Authors: Carlo Jakobs (Fraunhofer FKIE), Martin Lambertz (Fraunhofer FKIE), and Jan-Niclas Hilgert (Fraunhofer FKIE)



Identifying similar files or duplicates becomes more relevant for digital investigations due to the growth of digital data and computer related crimes. Cryptographic hash values are limited to the identification of identical copies; to detect similar files, the class of similarity hashing algorithms has been introduced.

This paper focuses on ssdeep, the most common context-triggered piecewise hashing algorithm. A major contribution of this work is an assessment of the tool and the underlying algorithm. In an extensive evaluation, we show inconsistencies between the description of the algorithm and the implementation.

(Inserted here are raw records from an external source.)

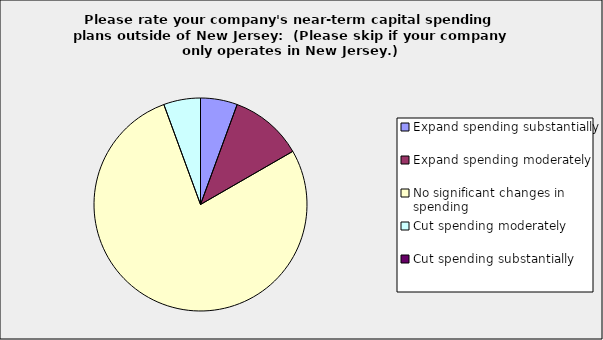
| Category | Series 0 |
|---|---|
| Expand spending substantially | 0.056 |
| Expand spending moderately | 0.111 |
| No significant changes in spending | 0.778 |
| Cut spending moderately | 0.056 |
| Cut spending substantially | 0 |
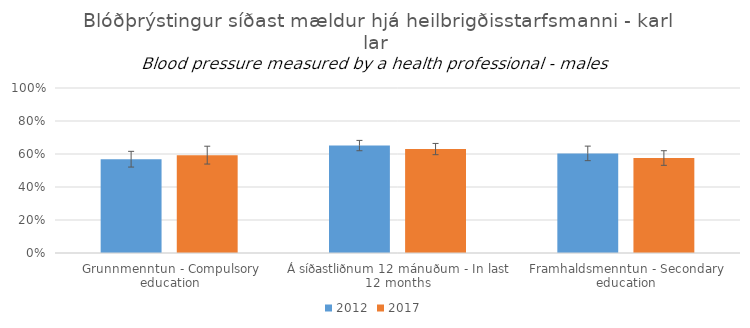
| Category | 2012 | 2017 |
|---|---|---|
| 0 | 0.568 | 0.593 |
| 1 | 0.651 | 0.63 |
| 2 | 0.604 | 0.576 |
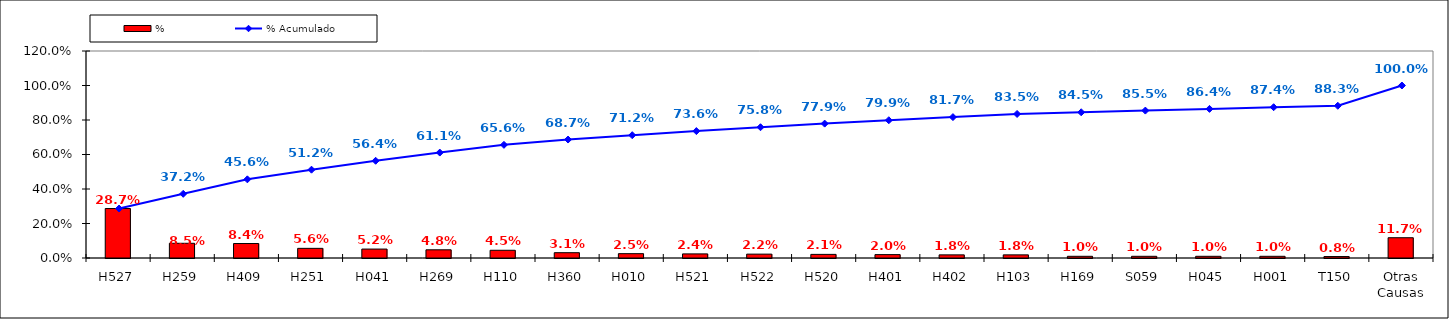
| Category | % |
|---|---|
| H527 | 0.287 |
| H259 | 0.085 |
| H409 | 0.084 |
| H251 | 0.056 |
| H041 | 0.052 |
| H269 | 0.048 |
| H110 | 0.045 |
| H360 | 0.031 |
| H010 | 0.025 |
| H521 | 0.024 |
| H522 | 0.022 |
| H520 | 0.021 |
| H401 | 0.02 |
| H402 | 0.018 |
| H103 | 0.018 |
| H169 | 0.01 |
| S059 | 0.01 |
| H045 | 0.01 |
| H001 | 0.01 |
| T150 | 0.008 |
| Otras Causas | 0.117 |
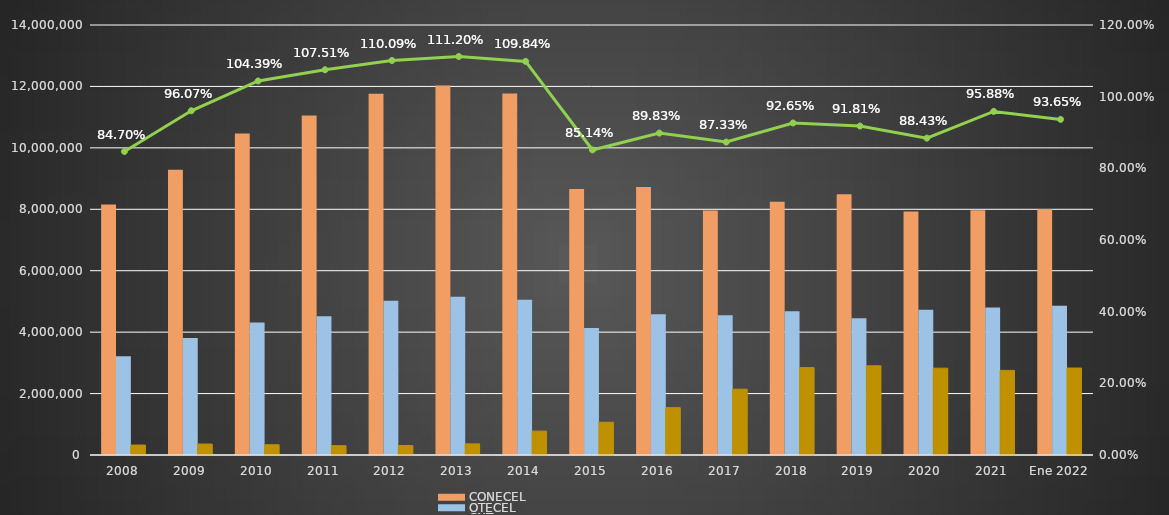
| Category | CONECEL | OTECEL | CNT |
|---|---|---|---|
| 2008 | 8156359 | 3211922 | 323967 |
| 2009 | 9291268 | 3806432 | 356900 |
| 2010 | 10470502 | 4314599 | 333730 |
| 2011 | 11057316 | 4513874 | 303368 |
| 2012 | 11757906 | 5019686 | 309271 |
| 2013 | 12030886 | 5148308 | 362560 |
| 2014 | 11772020 | 5055645 | 776892 |
| 2015 | 8658619 | 4134698 | 1065703 |
| 2016 | 8726823 | 4580092 | 1541219 |
| 2017 | 7960263 | 4549024 | 2142117 |
| 2018 | 8248050 | 4679646 | 2845142 |
| 2019 | 8493054 | 4456356 | 2903690 |
| 2020 | 7929253 | 4729725 | 2826388 |
| 2021 | 7965274 | 4800608 | 2755177 |
| Ene 2022 | 8012894 | 4856877 | 2831764 |

Additionally, we propose several improvements, which we implemented incrementally into the current ssdeep tool to assess their respective impact with regard to the desired characteristics of a similarity hashing algorithm. In our evaluation, we demonstrate that our improvements lead to more stable hash values, a better runtime performance, and a better detection rate.

To summarize our contributions: we present an extensive discussion and evaluation of the ssdeep algorithm and its implementation and propose several improvements. Additionally, we make the different ssdeep versions we implemented to assess our improvements as well as the data set publicly available. Moreover, the corresponding repository supplementing this publication contains an even more elaborate evaluation of various aspects, which we could only touch on briefly in this paper. Finally, we propose configurations of ssdeep, which are more suited for the typical applications of ssdeep.